Rozdział 3 cz.II
To przykre gdy twoja rodzicielka umiera, prawda? A co powiesz jeśli ona umrze przy porodzie? Przez całe życie żyjesz ze świadomością, że twoja matka oddała za ciebie życie. To cholernie boli. I to bolało Mulata. Chociaż tego mi akurat nie powiedział...
-A twój tata? -zapytałam niepewnie.
-Nie chcę o tym rozmawiać. -burknął nagle. Spuściłam głowę na swoje dłonie i skinęłam lekko głową. O tym właśnie mówię. Raz jest miły a raz.. oschły i budzący strach.
-Dlaczego taki jesteś? -powiedziałam bez zastanowienia się. Modliłam się żeby tego nie usłyszał. A jednak.
-Taki? Czyli jaki? -Przybliżył się do mnie. W jego głosie można było poznać nutkę rozbawienia..? Ja go nie pojmuje...
-Taki... - wskazałam na niego głową.
-Jestem taki jaki jestem. -szepnął. Jego ciepły oddech odbił się o moją szyje na której momentalnie pojawiła się gęsia skórka. Moje serce przyśpieszyło a oddech uwiązł w gardle.
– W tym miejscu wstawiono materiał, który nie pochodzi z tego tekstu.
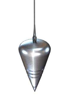 Senklot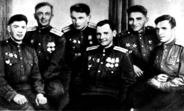 Офицеры 117 гвардейского стрелкового полка: В.А. Огурцов, А.П. Передерий, С.Р. Мартыненко, Н.Е. Фросенко, Д.В. Скрипник, П.П. Черных. 1944 год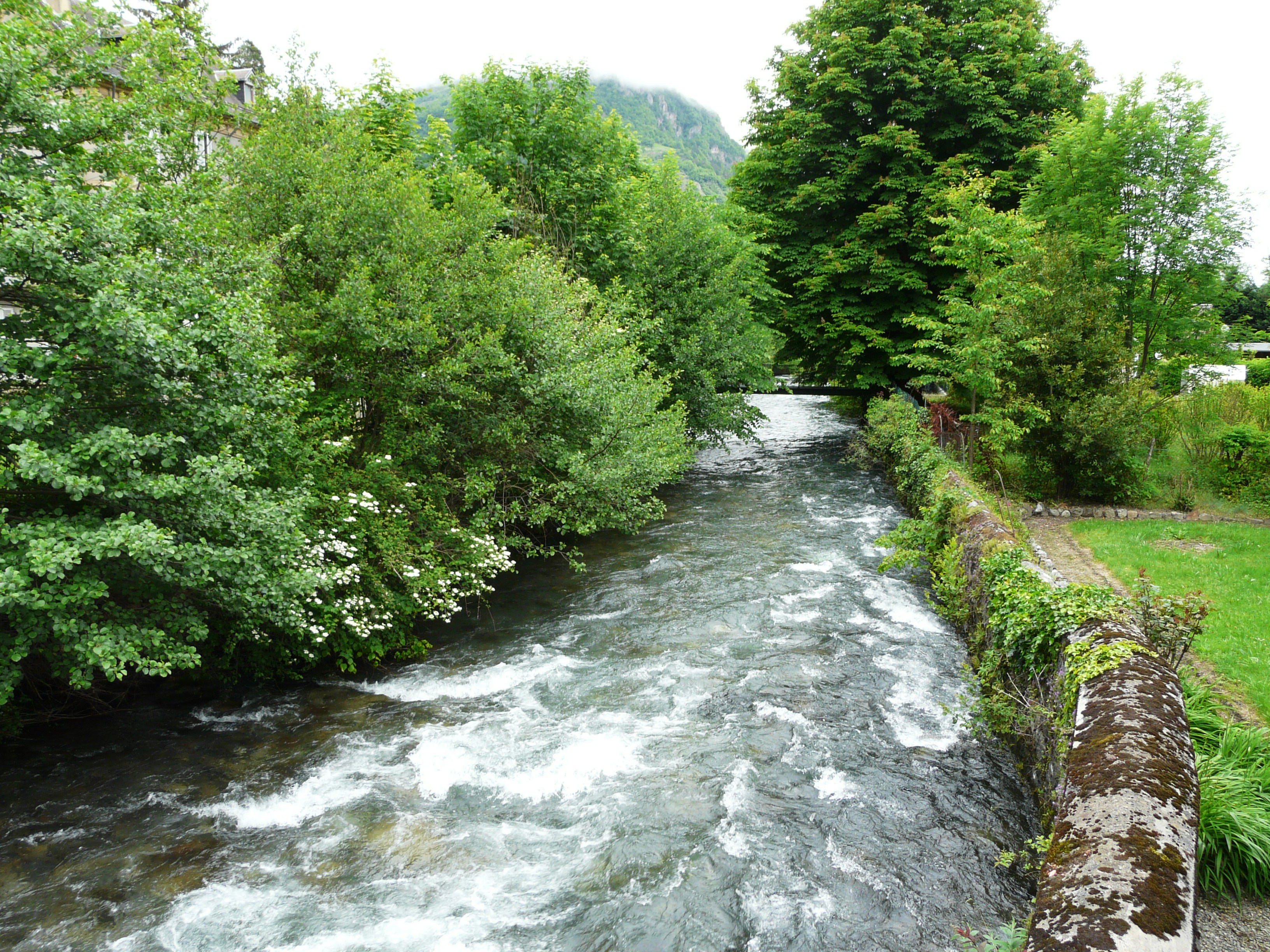 La Pique en amont du pont de la route départementale 618a en limites de Saint-Mamet (à gauche) et Bagnères-de-Luchon (à droite), Haute-Garonne, France.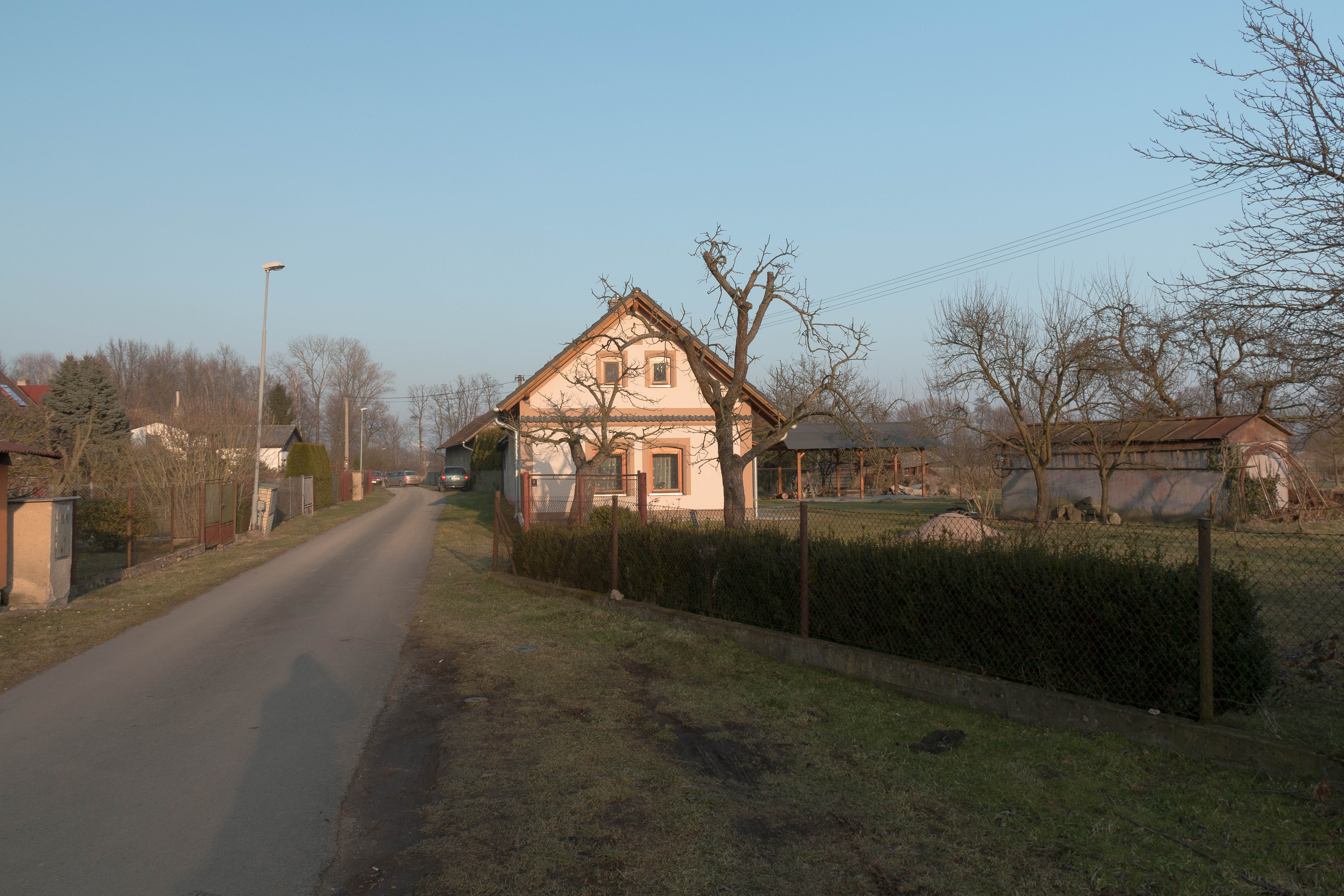 Novinsko čp. 46

-Zayn.. -położyłam rękę na jego torsie z myślą aby go odepchnąć. Miał już coś powiedzieć jednak mój telefon go uprzedził. Głośny dźwięk wydobył się z mojej kieszeni. Odetchnęłam z ulgą i obserwowałam jak Mulat zajmuje swoje miejsce. Wyjęłam urządzenie i przystawiłam do ucha.
-Halo? -mój głos zadrżał.
-Skarbie coś się stało? -Ciocia.
-Nie. Dlaczego pytasz? -udałam 'głupią'.
-Brzmisz trochę dziwnie... -powiedziała. -Na pewno mi się zdaje. -dodała.
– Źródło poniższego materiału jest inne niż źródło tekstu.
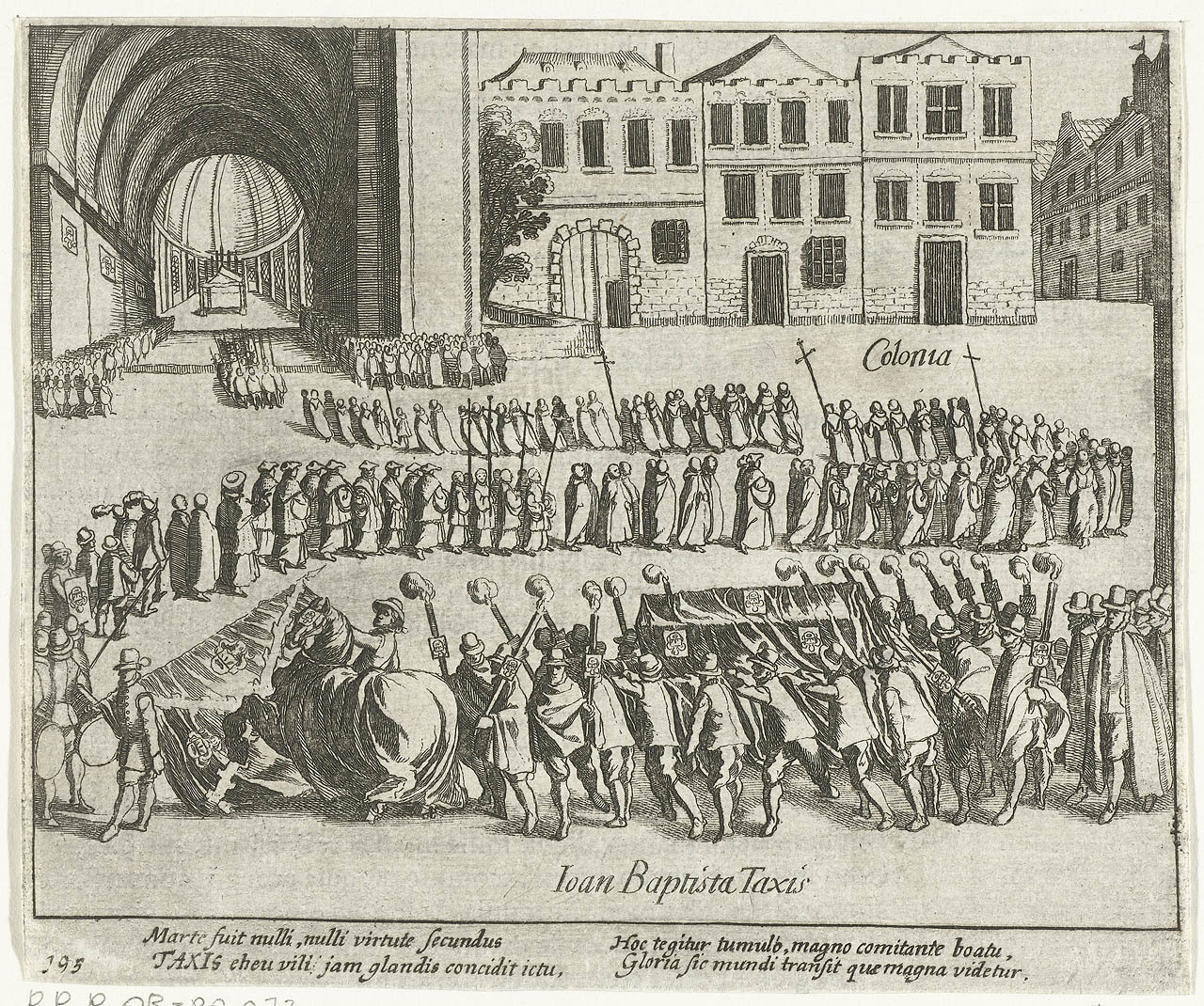 Grablege von van Taxis

-Tak. Masz racje.. -przytaknęłam i odwróciłam wzrok od Zayna który z zaciekawieniem przyglądał się moim poczynaniom.
-Jesteś w domu? -zapytała lekko nie pewna.
-Um. Nie bo ja... -przeczesałam włosy w geście zdenerwowania. - Zaraz będę. -zapewniłam trochę bardziej pewnie.
-Oh. Okej.. Obiad masz w piekarniku, ja wrócę później bo mam coś do załatwienia.
-Dobrze.
-No to do zobaczenia skarbie, bądź ostrożna.. - powiedziała trochę zdenerwowana.
-Paa.. -rozłączyłam się.
-Kto to? -odwróciłam się z powrotem do Mulata.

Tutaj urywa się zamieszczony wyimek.